Vyom Sharma - Writing

This year was my first time working as a student in Google’s Summer of Code program. I was accepted by the CERN-HSF organisation to work on an Anomaly Detection Project under the ATLAS sub-organisation. The purpose of this post is to serve as a summary of my efforts, both achievements and failures, over the summer of this massive undertaking.

I would like to thank my mentors Mario, Alessandro and Tomas from CERN-HSF for guiding me on this journey!!

DeepAnomaly — Mission Statement

ATLAS Open Analytics is a platform which collects data generated from the various computing operations between the multiple participating heterogeneous computing centers.

My project with CERN-HSF was all about using machine-learning for identifying anomalies in this time series data.

The idea is to design, build and deploy a framework that is able to monitor, classify and cluster anomalous behaviour in this real-time ATLAS Distributed Computing data and then act on this information autonomously.

The Goal

To build an Automated Pipeline which triggers anomalies and then analyses them to predict their root cause as well as some potential solutions.

The idea is for the system to learn from both historical and live data and make accurate predictions about such anomalous events.

Data Exploration

Most of the ADC data is stored in two different ElasticSearch instances. For people like myself who are new to this totally awesome tool, ElasticSearch is a distributed, RESTful search and analytics engine. The best part about ElasticSearch is that it’s really fast, almost realtime. It allows you to store, index and distribute your data in a really convenient way. Combine that with some really flexible and intuitive visualisation tools like Kibana and it becomes really attractive, especially if you have massive amounts of data.

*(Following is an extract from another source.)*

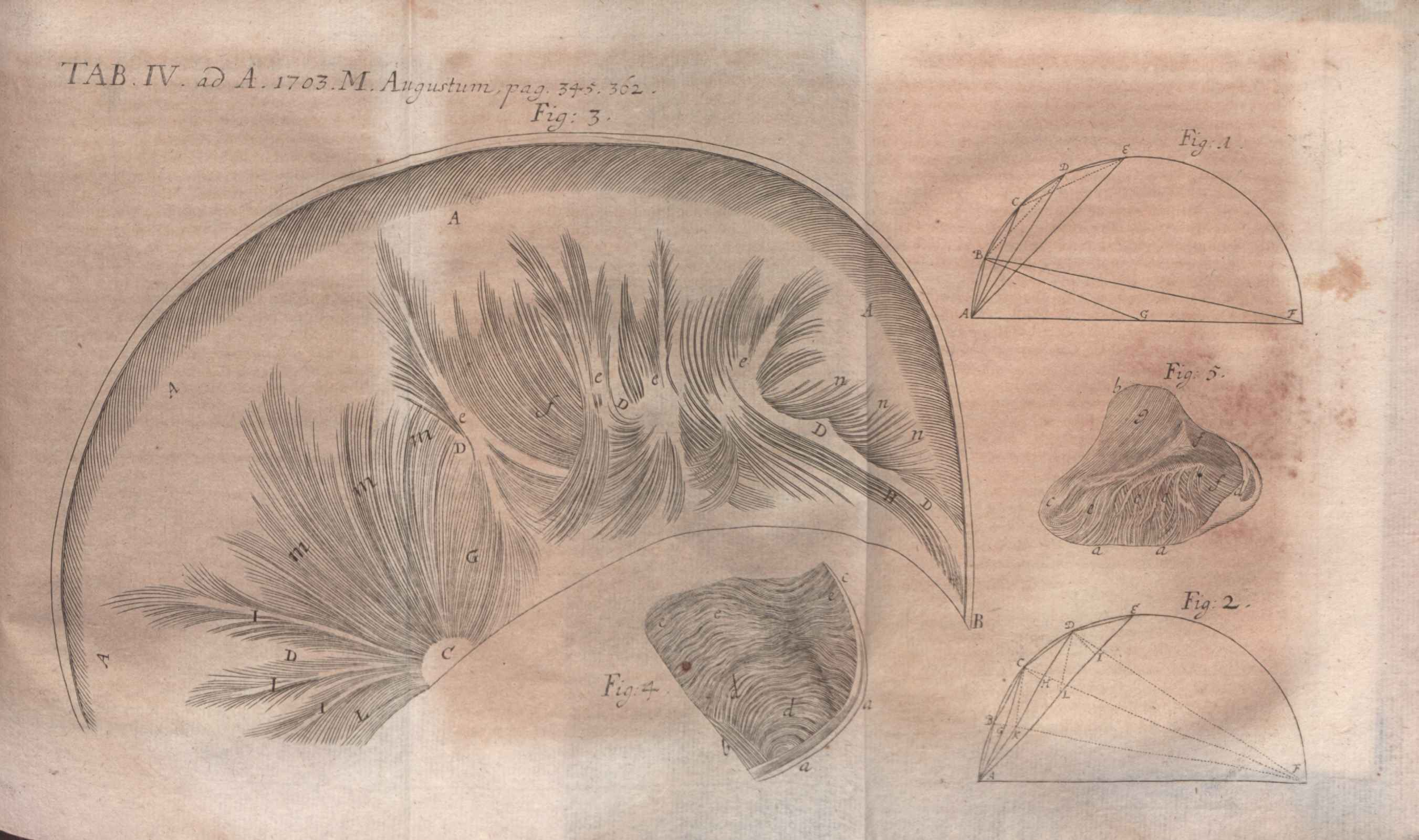 Illustration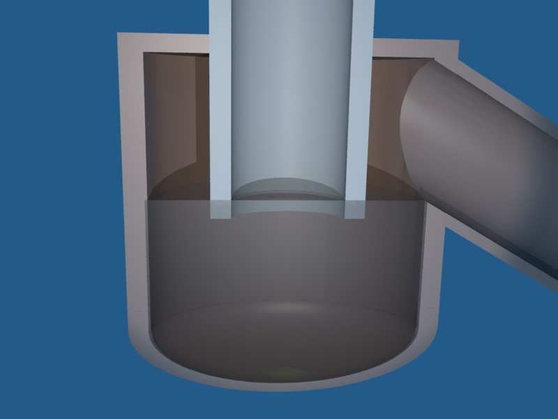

I personally used python’s two elasticsearch libraries for dealing with elasticsearch instances : elasticsearch-py and elasticsearch-dsl.

At any given point of time, the main CERN ES instance contains 31 “atlas-rucio-events-*” indices , one for each of the past 31 days. Due to the truly vast nature and wide variety of data available, my mentor , Mario, advised me to start with only ‘transfer-done’ events within these “atlas-rucio-events” indices.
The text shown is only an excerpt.